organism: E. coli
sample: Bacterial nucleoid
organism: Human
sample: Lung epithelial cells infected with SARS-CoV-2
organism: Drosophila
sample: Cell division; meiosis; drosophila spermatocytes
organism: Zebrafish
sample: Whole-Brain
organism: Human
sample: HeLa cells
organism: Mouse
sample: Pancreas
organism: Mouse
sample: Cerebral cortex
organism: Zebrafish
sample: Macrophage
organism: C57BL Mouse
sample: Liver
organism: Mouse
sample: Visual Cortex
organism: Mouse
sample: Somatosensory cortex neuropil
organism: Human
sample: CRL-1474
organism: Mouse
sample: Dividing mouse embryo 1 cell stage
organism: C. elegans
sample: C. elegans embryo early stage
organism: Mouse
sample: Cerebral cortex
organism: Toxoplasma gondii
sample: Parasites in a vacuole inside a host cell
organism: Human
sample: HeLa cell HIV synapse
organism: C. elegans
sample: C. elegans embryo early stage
····················
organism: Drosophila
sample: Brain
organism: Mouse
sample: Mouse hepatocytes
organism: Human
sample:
····················
__WHAT THE TASK REQUIRES__:
Output only an exact transcription of the lines above from the one with "organism: E. coli" up to and including the one with "sample: HeLa cells".

__RESULT FOR THIS EXERCISE__:
organism: E. coli
sample: Bacterial nucleoid
organism: Human
sample: Lung epithelial cells infected with SARS-CoV-2
organism: Drosophila
sample: Cell division; meiosis; drosophila spermatocytes
organism: Zebrafish
sample: Whole-Brain
organism: Human
sample: HeLa cells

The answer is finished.